WORK INSTRUCTIONS:
Would you transcribe the entries below word for word, omitting all images?

EXERCISE INPUT:

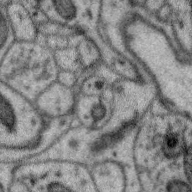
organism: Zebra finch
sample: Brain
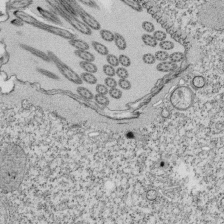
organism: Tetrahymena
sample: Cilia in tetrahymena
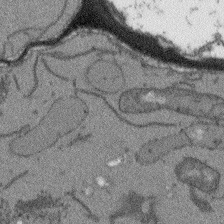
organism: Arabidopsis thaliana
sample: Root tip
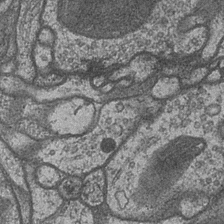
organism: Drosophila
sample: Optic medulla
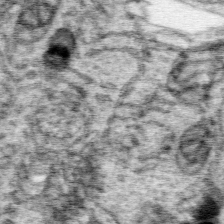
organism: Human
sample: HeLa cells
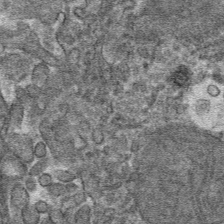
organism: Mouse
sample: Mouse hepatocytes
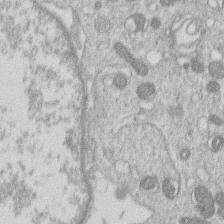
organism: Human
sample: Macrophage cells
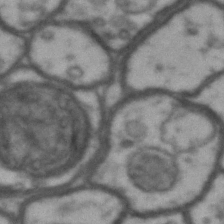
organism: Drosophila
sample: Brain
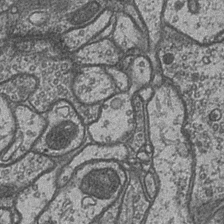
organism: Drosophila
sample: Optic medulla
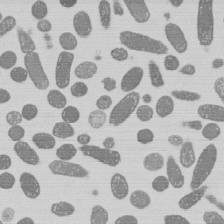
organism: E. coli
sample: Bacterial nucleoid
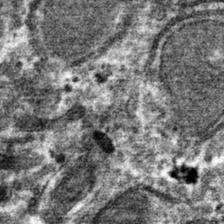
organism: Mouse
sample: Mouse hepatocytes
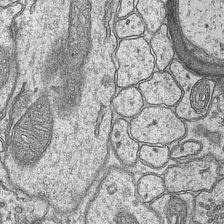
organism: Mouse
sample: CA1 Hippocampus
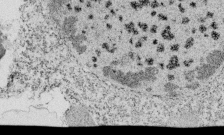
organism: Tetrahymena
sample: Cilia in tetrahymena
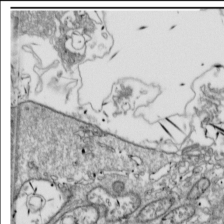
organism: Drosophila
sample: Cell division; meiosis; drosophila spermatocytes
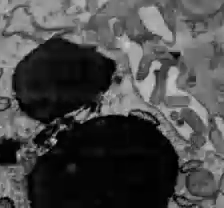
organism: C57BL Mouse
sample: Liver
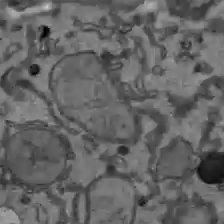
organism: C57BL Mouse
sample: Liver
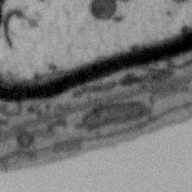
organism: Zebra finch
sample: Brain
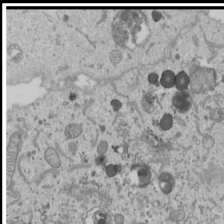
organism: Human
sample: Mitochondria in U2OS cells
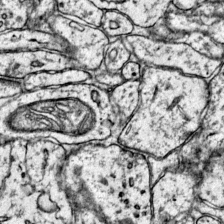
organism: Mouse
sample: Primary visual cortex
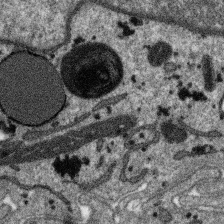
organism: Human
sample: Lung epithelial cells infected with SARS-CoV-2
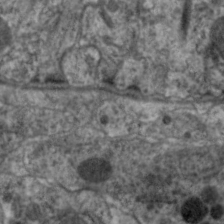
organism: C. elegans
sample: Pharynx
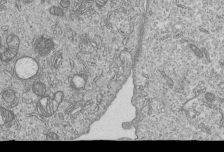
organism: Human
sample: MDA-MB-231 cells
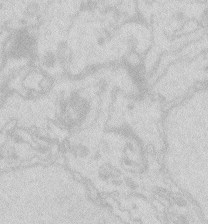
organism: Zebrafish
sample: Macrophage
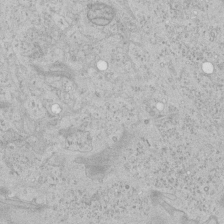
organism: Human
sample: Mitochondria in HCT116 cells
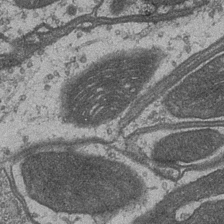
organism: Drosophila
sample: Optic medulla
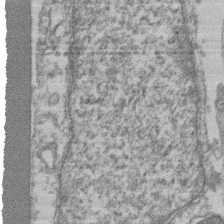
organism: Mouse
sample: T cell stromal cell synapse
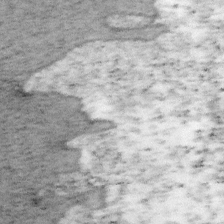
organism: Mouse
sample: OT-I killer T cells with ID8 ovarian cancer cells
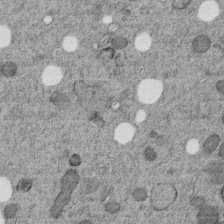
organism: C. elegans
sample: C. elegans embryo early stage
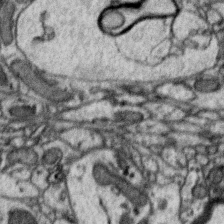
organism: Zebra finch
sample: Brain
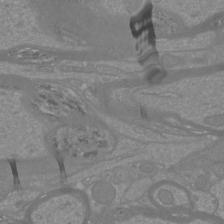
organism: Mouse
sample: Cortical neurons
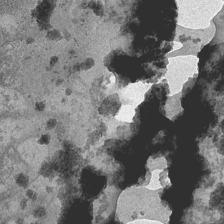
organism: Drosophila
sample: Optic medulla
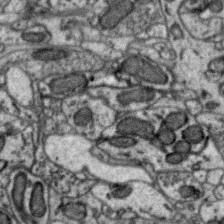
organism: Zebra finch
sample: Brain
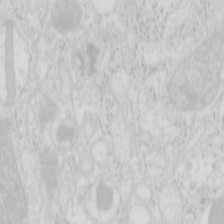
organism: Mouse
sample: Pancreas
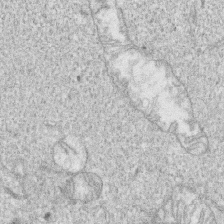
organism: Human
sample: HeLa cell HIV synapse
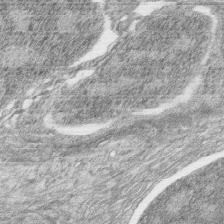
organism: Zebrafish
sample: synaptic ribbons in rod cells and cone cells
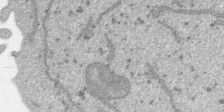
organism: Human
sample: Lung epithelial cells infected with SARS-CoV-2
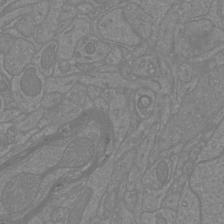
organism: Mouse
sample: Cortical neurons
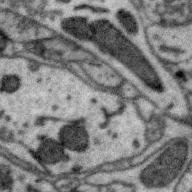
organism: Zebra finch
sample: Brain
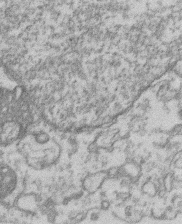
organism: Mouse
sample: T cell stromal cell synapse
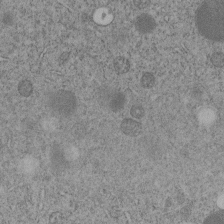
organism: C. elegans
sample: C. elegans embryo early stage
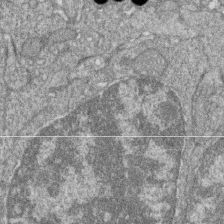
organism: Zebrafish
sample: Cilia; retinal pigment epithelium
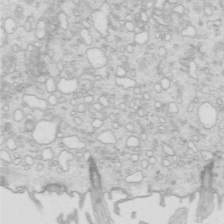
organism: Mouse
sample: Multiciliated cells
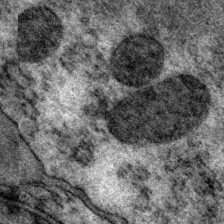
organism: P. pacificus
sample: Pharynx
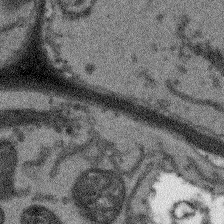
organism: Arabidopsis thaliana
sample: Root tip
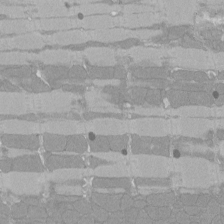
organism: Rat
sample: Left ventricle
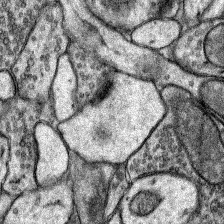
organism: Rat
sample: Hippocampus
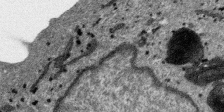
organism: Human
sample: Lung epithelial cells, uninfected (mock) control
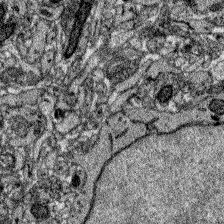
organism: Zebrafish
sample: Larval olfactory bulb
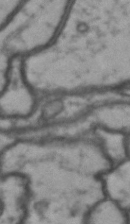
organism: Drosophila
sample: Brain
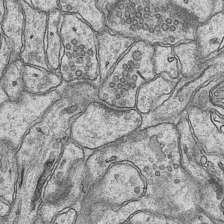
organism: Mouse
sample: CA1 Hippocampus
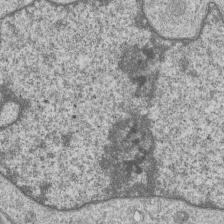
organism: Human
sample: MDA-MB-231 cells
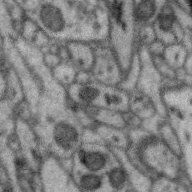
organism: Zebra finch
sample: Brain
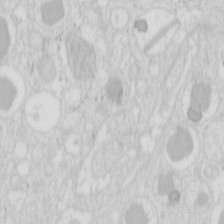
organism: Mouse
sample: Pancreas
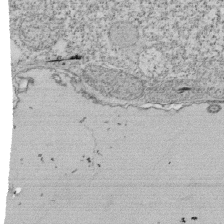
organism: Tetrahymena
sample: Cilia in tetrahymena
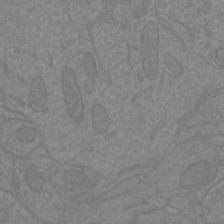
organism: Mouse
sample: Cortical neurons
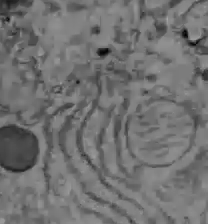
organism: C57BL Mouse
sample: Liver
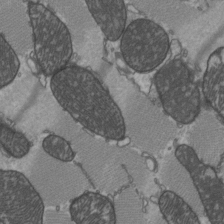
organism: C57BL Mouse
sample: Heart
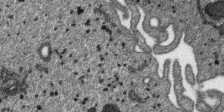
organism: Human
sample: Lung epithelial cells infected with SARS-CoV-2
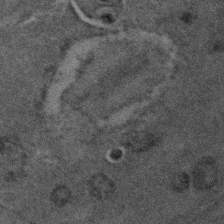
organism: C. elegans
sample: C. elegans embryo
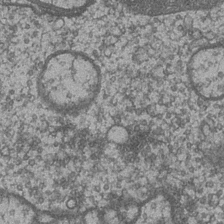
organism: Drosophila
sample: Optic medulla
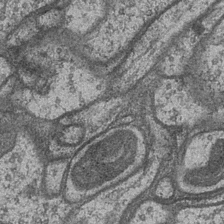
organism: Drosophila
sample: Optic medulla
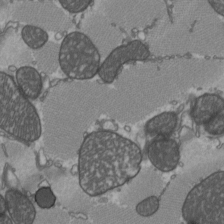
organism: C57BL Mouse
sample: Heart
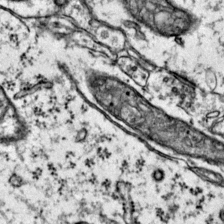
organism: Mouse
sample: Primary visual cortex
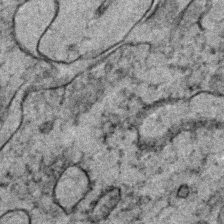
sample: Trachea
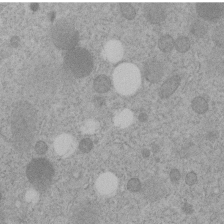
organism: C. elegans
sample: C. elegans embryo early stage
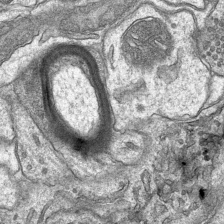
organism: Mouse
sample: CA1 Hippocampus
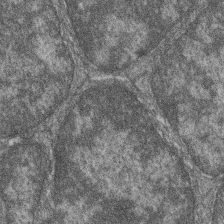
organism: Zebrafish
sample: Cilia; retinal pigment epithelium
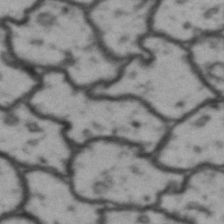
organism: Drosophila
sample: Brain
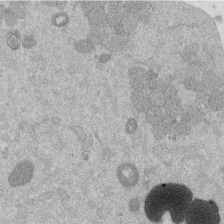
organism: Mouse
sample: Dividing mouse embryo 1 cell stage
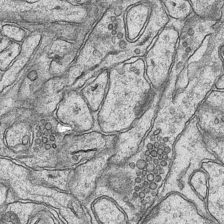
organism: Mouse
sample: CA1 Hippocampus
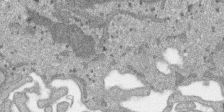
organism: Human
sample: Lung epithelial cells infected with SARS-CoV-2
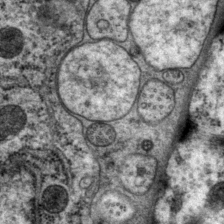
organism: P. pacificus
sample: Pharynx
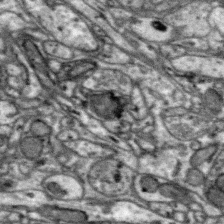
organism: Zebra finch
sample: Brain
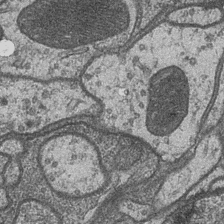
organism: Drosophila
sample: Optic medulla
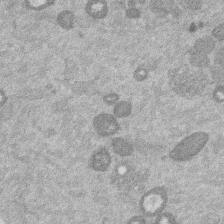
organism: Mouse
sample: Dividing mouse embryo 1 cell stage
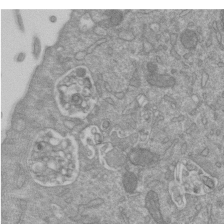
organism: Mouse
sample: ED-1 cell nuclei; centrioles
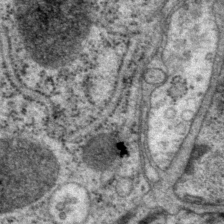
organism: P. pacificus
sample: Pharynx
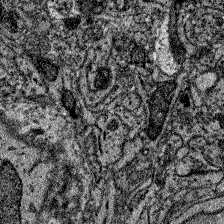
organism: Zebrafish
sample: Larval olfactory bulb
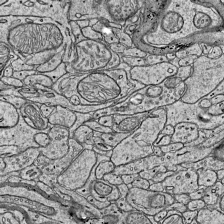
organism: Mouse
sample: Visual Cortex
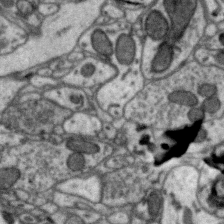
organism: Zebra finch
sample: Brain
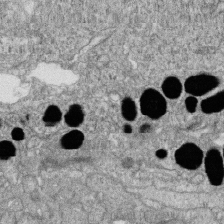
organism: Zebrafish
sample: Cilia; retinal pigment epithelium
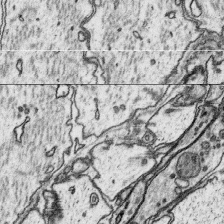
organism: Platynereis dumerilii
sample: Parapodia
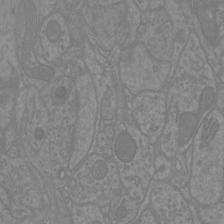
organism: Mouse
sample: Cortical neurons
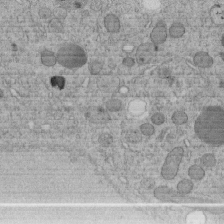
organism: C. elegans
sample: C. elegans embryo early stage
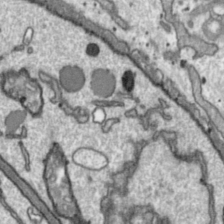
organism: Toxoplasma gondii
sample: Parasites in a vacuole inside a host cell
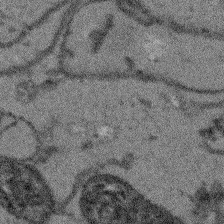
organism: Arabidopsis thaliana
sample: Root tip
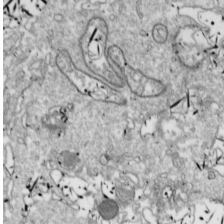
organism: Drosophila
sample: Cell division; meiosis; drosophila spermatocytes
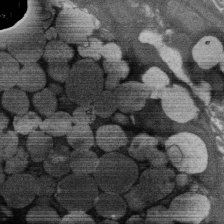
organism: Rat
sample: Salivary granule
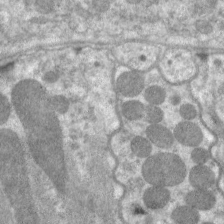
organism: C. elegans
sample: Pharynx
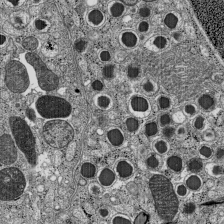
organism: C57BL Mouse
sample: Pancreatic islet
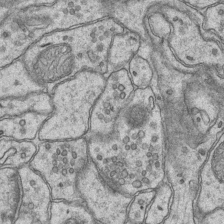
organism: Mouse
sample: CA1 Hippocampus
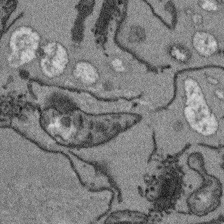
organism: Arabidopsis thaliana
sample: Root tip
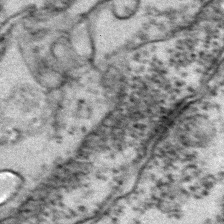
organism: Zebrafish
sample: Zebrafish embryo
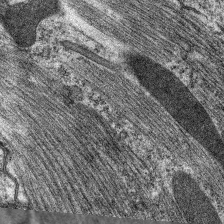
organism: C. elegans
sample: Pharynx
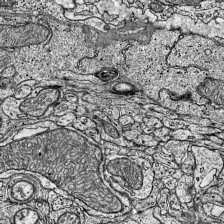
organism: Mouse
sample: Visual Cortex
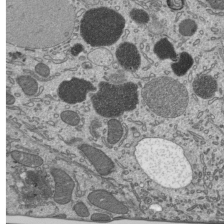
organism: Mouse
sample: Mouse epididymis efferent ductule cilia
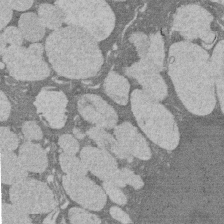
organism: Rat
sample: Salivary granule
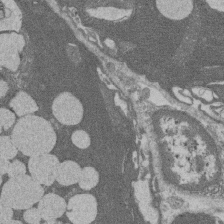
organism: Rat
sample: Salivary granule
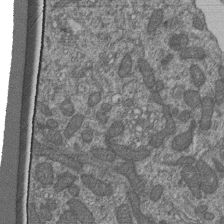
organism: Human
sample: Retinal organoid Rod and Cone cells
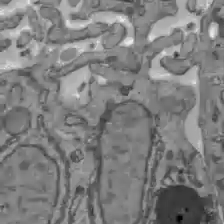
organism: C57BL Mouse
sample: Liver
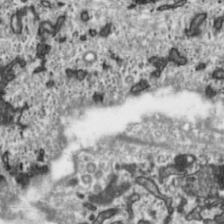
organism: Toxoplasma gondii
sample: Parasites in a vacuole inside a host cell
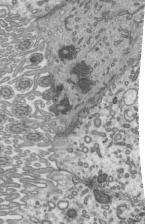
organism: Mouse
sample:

OUTPUT OF THE EXERCISE:
organism: Zebra finch
sample: Brain
organism: Tetrahymena
sample: Cilia in tetrahymena
organism: Arabidopsis thaliana
sample: Root tip
organism: Drosophila
sample: Optic medulla
organism: Human
sample: HeLa cells
organism: Mouse
sample: Mouse hepatocytes
organism: Human
sample: Macrophage cells
organism: Drosophila
sample: Brain
organism: Drosophila
sample: Optic medulla
organism: E. coli
sample: Bacterial nucleoid
organism: Mouse
sample: Mouse hepatocytes
organism: Mouse
sample: CA1 Hippocampus
organism: Tetrahymena
sample: Cilia in tetrahymena
organism: Drosophila
sample: Cell division; meiosis; drosophila spermatocytes
organism: C57BL Mouse
sample: Liver
organism: C57BL Mouse
sample: Liver
organism: Zebra finch
sample: Brain
organism: Human
sample: Mitochondria in U2OS cells
organism: Mouse
sample: Primary visual cortex
organism: Human
sample: Lung epithelial cells infected with SARS-CoV-2
organism: C. elegans
sample: Pharynx
organism: Human
sample: MDA-MB-231 cells
organism: Zebrafish
sample: Macrophage
organism: Human
sample: Mitochondria in HCT116 cells
organism: Drosophila
sample: Optic medulla
organism: Mouse
sample: T cell stromal cell synapse
organism: Mouse
sample: OT-I killer T cells with ID8 ovarian cancer cells
organism: C. elegans
sample: C. elegans embryo early stage
organism: Zebra finch
sample: Brain
organism: Mouse
sample: Cortical neurons
organism: Drosophila
sample: Optic medulla
organism: Zebra finch
sample: Brain
organism: Mouse
sample: Pancreas
organism: Human
sample: HeLa cell HIV synapse
organism: Zebrafish
sample: synaptic ribbons in rod cells and cone cells
organism: Human
sample: Lung epithelial cells infected with SARS-CoV-2
organism: Mouse
sample: Cortical neurons
organism: Zebra finch
sample: Brain
organism: Mouse
sample: T cell stromal cell synapse
organism: C. elegans
sample: C. elegans embryo early stage
organism: Zebrafish
sample: Cilia; retinal pigment epithelium
organism: Mouse
sample: Multiciliated cells
organism: P. pacificus
sample: Pharynx
organism: Arabidopsis thaliana
sample: Root tip
organism: Rat
sample: Left ventricle
organism: Rat
sample: Hippocampus
organism: Human
sample: Lung epithelial cells, uninfected (mock) control
organism: Zebrafish
sample: Larval olfactory bulb
organism: Drosophila
sample: Brain
organism: Mouse
sample: CA1 Hippocampus
organism: Human
sample: MDA-MB-231 cells
organism: Zebra finch
sample: Brain
organism: Mouse
sample: Pancreas
organism: Tetrahymena
sample: Cilia in tetrahymena
organism: Mouse
sample: Cortical neurons
organism: C57BL Mouse
sample: Liver
organism: C57BL Mouse
sample: Heart
organism: Human
sample: Lung epithelial cells infected with SARS-CoV-2
organism: C. elegans
sample: C. elegans embryo
organism: Drosophila
sample: Optic medulla
organism: Drosophila
sample: Optic medulla
organism: C57BL Mouse
sample: Heart
organism: Mouse
sample: Primary visual cortex
sample: Trachea
organism: C. elegans
sample: C. elegans embryo early stage
organism: Mouse
sample: CA1 Hippocampus
organism: Zebrafish
sample: Cilia; retinal pigment epithelium
organism: Drosophila
sample: Brain
organism: Mouse
sample: Dividing mouse embryo 1 cell stage
organism: Mouse
sample: CA1 Hippocampus
organism: Human
sample: Lung epithelial cells infected with SARS-CoV-2
organism: P. pacificus
sample: Pharynx
organism: Zebra finch
sample: Brain
organism: Drosophila
sample: Optic medulla
organism: Mouse
sample: Dividing mouse embryo 1 cell stage
organism: Mouse
sample: ED-1 cell nuclei; centrioles
organism: P. pacificus
sample: Pharynx
organism: Zebrafish
sample: Larval olfactory bulb
organism: Mouse
sample: Visual Cortex
organism: Zebra finch
sample: Brain
organism: Zebrafish
sample: Cilia; retinal pigment epithelium
organism: Platynereis dumerilii
sample: Parapodia
organism: Mouse
sample: Cortical neurons
organism: C. elegans
sample: C. elegans embryo early stage
organism: Toxoplasma gondii
sample: Parasites in a vacuole inside a host cell
organism: Arabidopsis thaliana
sample: Root tip
organism: Drosophila
sample: Cell division; meiosis; drosophila spermatocytes
organism: Rat
sample: Salivary granule
organism: C. elegans
sample: Pharynx
organism: C57BL Mouse
sample: Pancreatic islet
organism: Mouse
sample: CA1 Hippocampus
organism: Arabidopsis thaliana
sample: Root tip
organism: Zebrafish
sample: Zebrafish embryo
organism: C. elegans
sample: Pharynx
organism: Mouse
sample: Visual Cortex
organism: Mouse
sample: Mouse epididymis efferent ductule cilia
organism: Rat
sample: Salivary granule
organism: Rat
sample: Salivary granule
organism: Human
sample: Retinal organoid Rod and Cone cells
organism: C57BL Mouse
sample: Liver
organism: Toxoplasma gondii
sample: Parasites in a vacuole inside a host cell
organism: Mouse
sample:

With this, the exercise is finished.